Collection entries:
********************
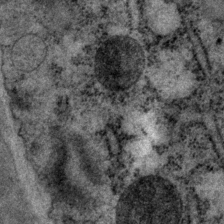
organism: P. pacificus
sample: Pharynx
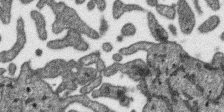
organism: Human
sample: Lung epithelial cells infected with SARS-CoV-2
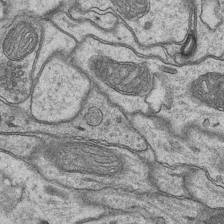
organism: Mouse
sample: CA1 Hippocampus
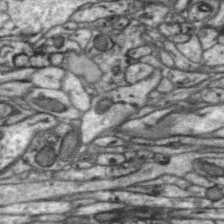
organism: Zebra finch
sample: Brain
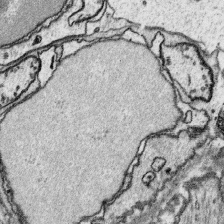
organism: Platynereis dumerilii
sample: Parapodia
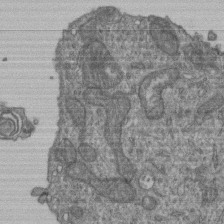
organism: Human
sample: Retinal organoid Rod and Cone cells
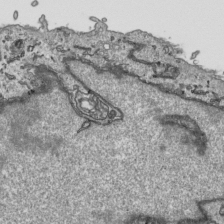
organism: Human
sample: Mitochondria in HCT116 cells
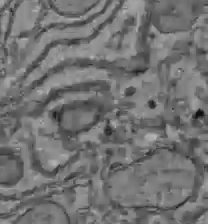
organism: C57BL Mouse
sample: Liver
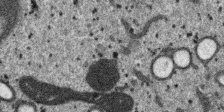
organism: Human
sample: Lung epithelial cells infected with SARS-CoV-2
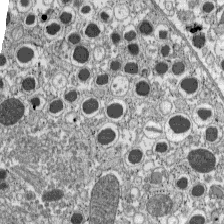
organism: C57BL Mouse
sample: Pancreatic islet
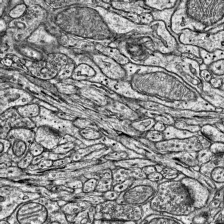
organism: Mouse
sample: Visual Cortex
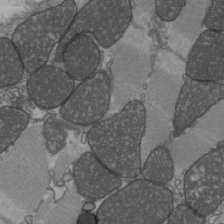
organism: C57BL Mouse
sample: Heart
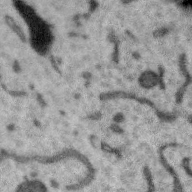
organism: Zebra finch
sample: Brain
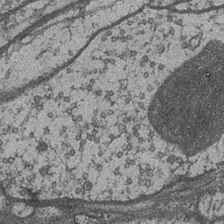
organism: Drosophila
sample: Optic medulla
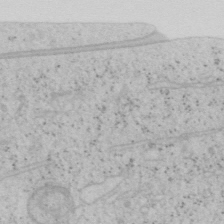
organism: Human
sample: HeLa cells
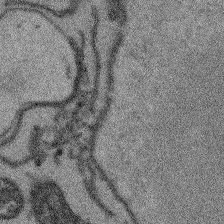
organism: Arabidopsis thaliana
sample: Root tip
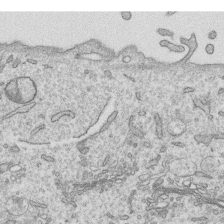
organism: Human
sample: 1205lu cells
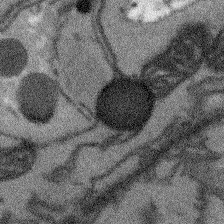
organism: Arabidopsis thaliana
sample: Root tip
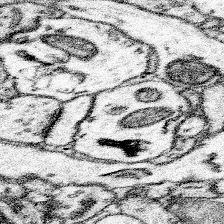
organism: Mouse
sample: Somatosensory cortex neuropil
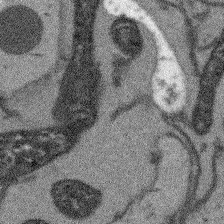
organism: Arabidopsis thaliana
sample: Root tip
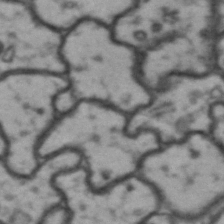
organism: Drosophila
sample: Brain
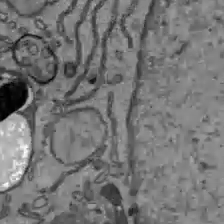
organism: C57BL Mouse
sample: Liver
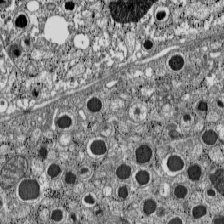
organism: C57BL Mouse
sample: Pancreatic islet
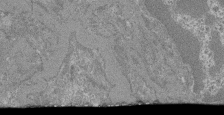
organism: Mouse
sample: Glomerulus
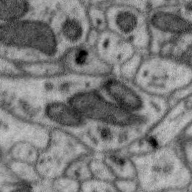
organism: Zebra finch
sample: Brain
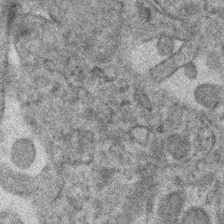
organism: Human
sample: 1205lu cells
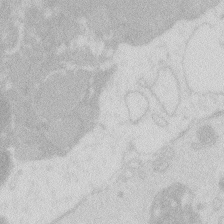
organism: Zebrafish
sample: Macrophage
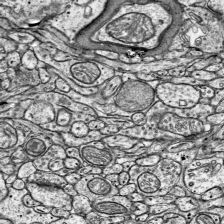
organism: Mouse
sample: Visual Cortex
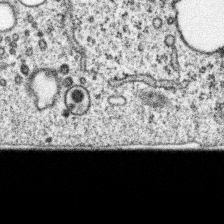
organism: Human
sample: HeLa cells
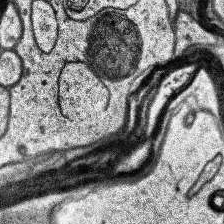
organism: Human
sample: Temporal Lobe
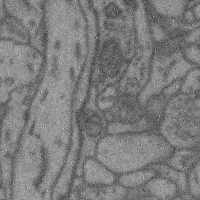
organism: Mouse
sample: Cerebral cortex
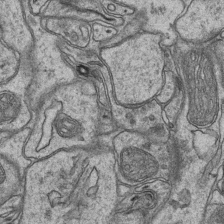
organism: Mouse
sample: CA1 Hippocampus
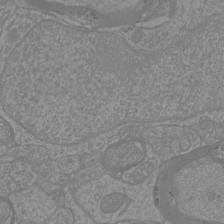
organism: Mouse
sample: Cortical neurons
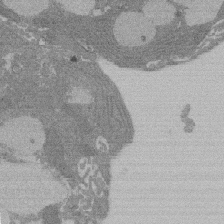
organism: Rat
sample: Salivary granule
********************
■ **Problem statement**: Print the records again exactly, without the pictures.

■ **Exercise answer**:
organism: P. pacificus
sample: Pharynx
organism: Human
sample: Lung epithelial cells infected with SARS-CoV-2
organism: Mouse
sample: CA1 Hippocampus
organism: Zebra finch
sample: Brain
organism: Platynereis dumerilii
sample: Parapodia
organism: Human
sample: Retinal organoid Rod and Cone cells
organism: Human
sample: Mitochondria in HCT116 cells
organism: C57BL Mouse
sample: Liver
organism: Human
sample: Lung epithelial cells infected with SARS-CoV-2
organism: C57BL Mouse
sample: Pancreatic islet
organism: Mouse
sample: Visual Cortex
organism: C57BL Mouse
sample: Heart
organism: Zebra finch
sample: Brain
organism: Drosophila
sample: Optic medulla
organism: Human
sample: HeLa cells
organism: Arabidopsis thaliana
sample: Root tip
organism: Human
sample: 1205lu cells
organism: Arabidopsis thaliana
sample: Root tip
organism: Mouse
sample: Somatosensory cortex neuropil
organism: Arabidopsis thaliana
sample: Root tip
organism: Drosophila
sample: Brain
organism: C57BL Mouse
sample: Liver
organism: C57BL Mouse
sample: Pancreatic islet
organism: Mouse
sample: Glomerulus
organism: Zebra finch
sample: Brain
organism: Human
sample: 1205lu cells
organism: Zebrafish
sample: Macrophage
organism: Mouse
sample: Visual Cortex
organism: Human
sample: HeLa cells
organism: Human
sample: Temporal Lobe
organism: Mouse
sample: Cerebral cortex
organism: Mouse
sample: CA1 Hippocampus
organism: Mouse
sample: Cortical neurons
organism: Rat
sample: Salivary granule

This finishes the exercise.